I have spent a lot of time with the famous prologue to John's Gospel over the past few weeks. Somehow, I don't seem able to get past it. Each morning, when I have my morning devotional time over breakfast, I come back to what is perhaps the strangest opening to any of the four gospels, yet also perhaps the most rich of them all.
Yes, it is certainly rich, but it is also extraordinarily difficult to get your head around. Much easier to think about God as distant, or simply as human; much easier to settle for either extreme, rather than the strange, arresting, confusing fusion of the two that John so unequivocally presents.
A Unitarian friend of mine, whose beliefs exclude the possibility of Jesus being God, once said that he interprets the "Word" of John's prologue as being the plan of God, rather than Jesus. I had never come across this interpretation, and for a time it challenged me. But close inspection of the passage makes such a reading impossible. The Word is a person, the same as God yet somehow distinct. The Word does contain in it the wisdom, the clear, logical communication at the heart of God, but is also much, more more. The Word - lofty, sublime, beyond us, the creator of all things, yet...

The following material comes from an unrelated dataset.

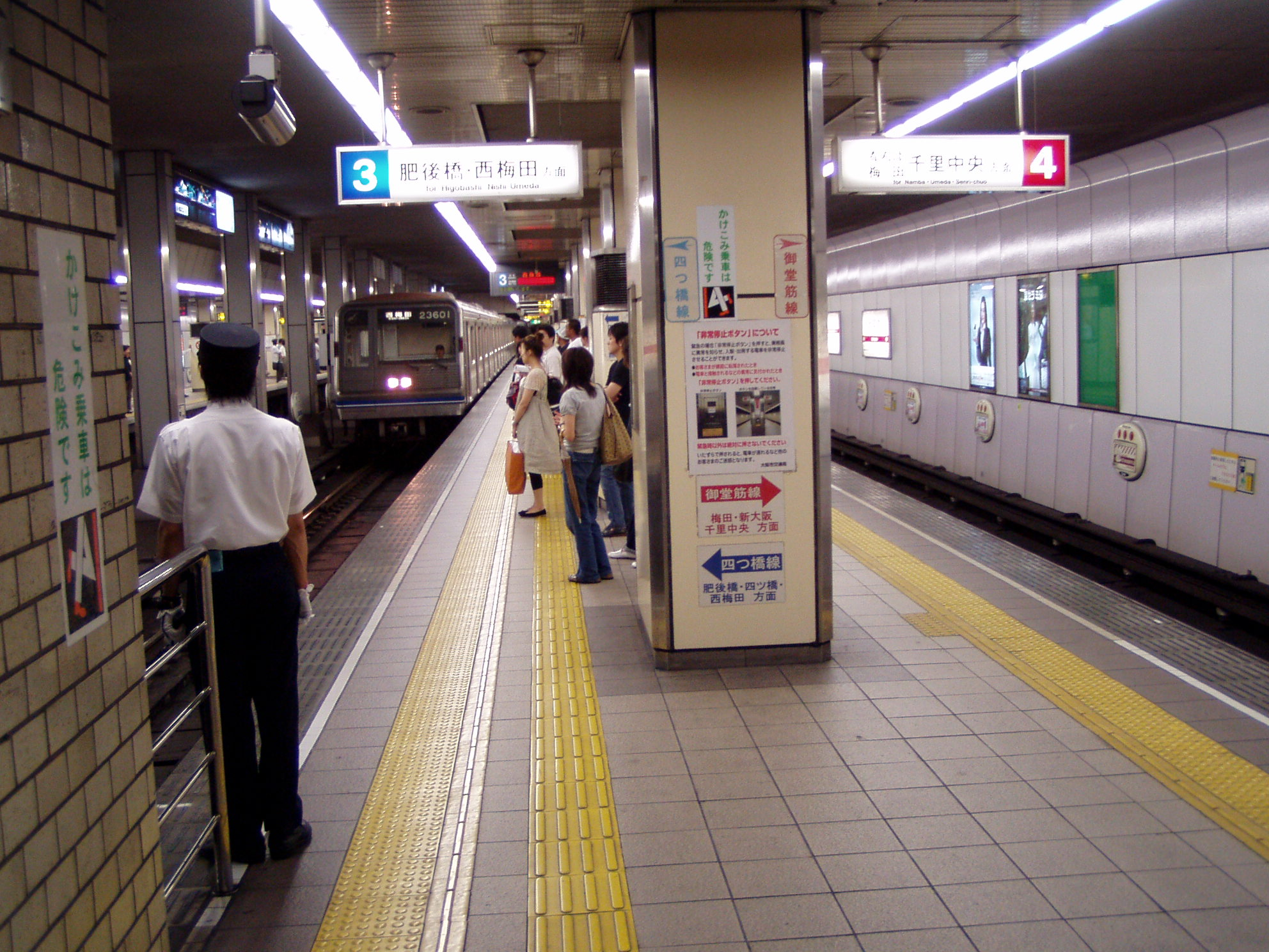 Osaka. Daikokucho station on Metro lines Midosuji and Yotsubashi.
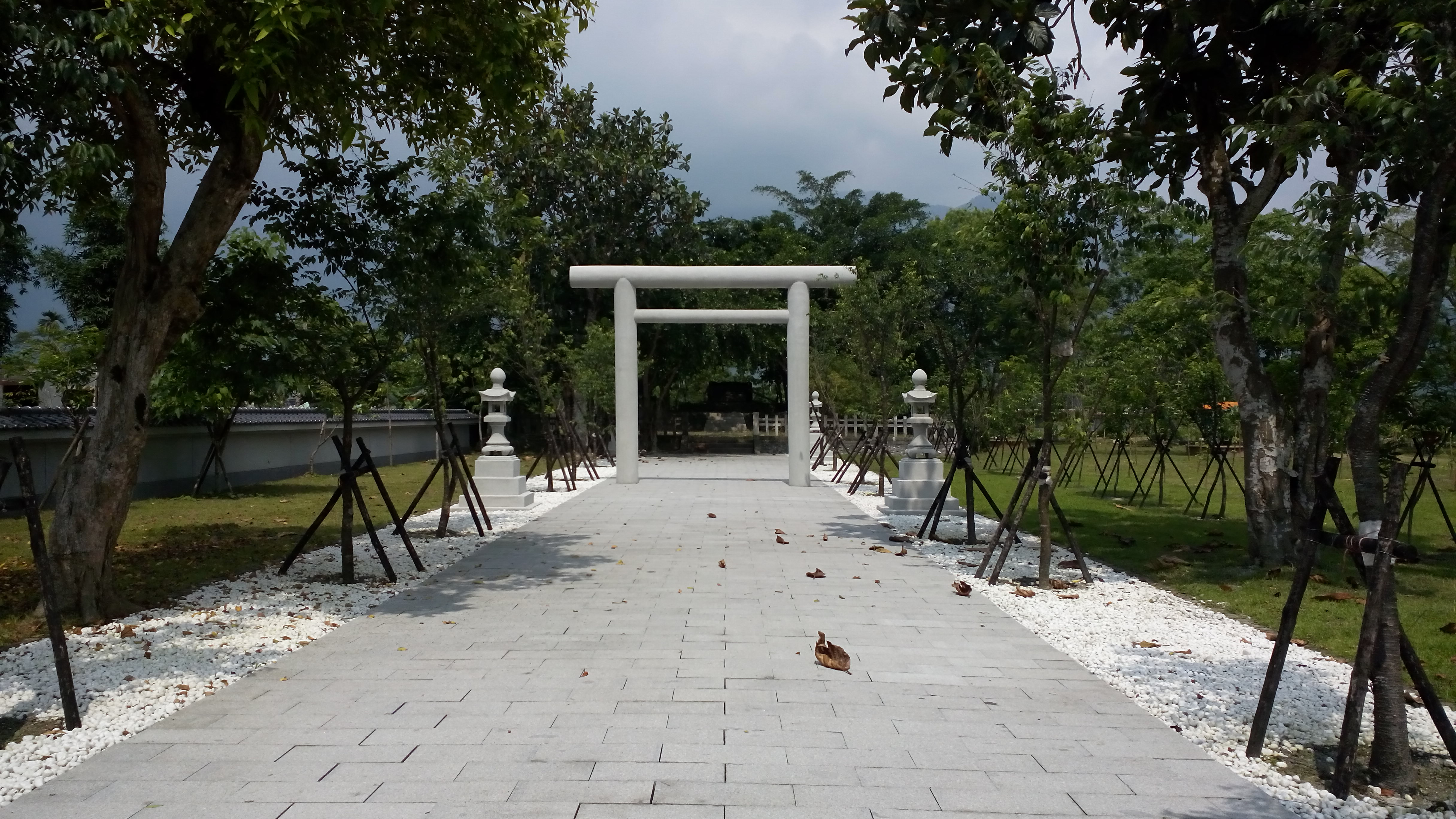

The Word became flesh and made his dwelling among us.
How do you ever get your head around that? The Creator of the world, dwelling among us...An N.T. Wright sermon that I read this morning commented wisely on how much this truth challenges our very worldview, one which, for instance, likes to keep the secular and sacred apart, one which often would happily prefer to declare that there isn't a sacred at all. Quite apart from being the first sermon I have come across to truly fit the term "antidisestablishmentarian", it raised for me an important question: how much am I willing to let God infiltrate not only the public sphere of society but in fact every sphere? Because that is what He has done. Him coming to earth doesn't just mean comfort for the poor or divine understanding in our suffering, though it does certainly mean those things too. And it was not just a means of attaining salvation; if Jesus only came to earth to die, His thirty years on earth would seem a little redundant. No, though all of these things are crucial to our faith, there is something else that the incarnation shows, which I will certainly be trying to think about this Advent.
The incarnation shows us that God is utterly, intimately, uncomfortably, involved in our lives on earth. He has come to be here; He dwells among us. Are we prepared for that?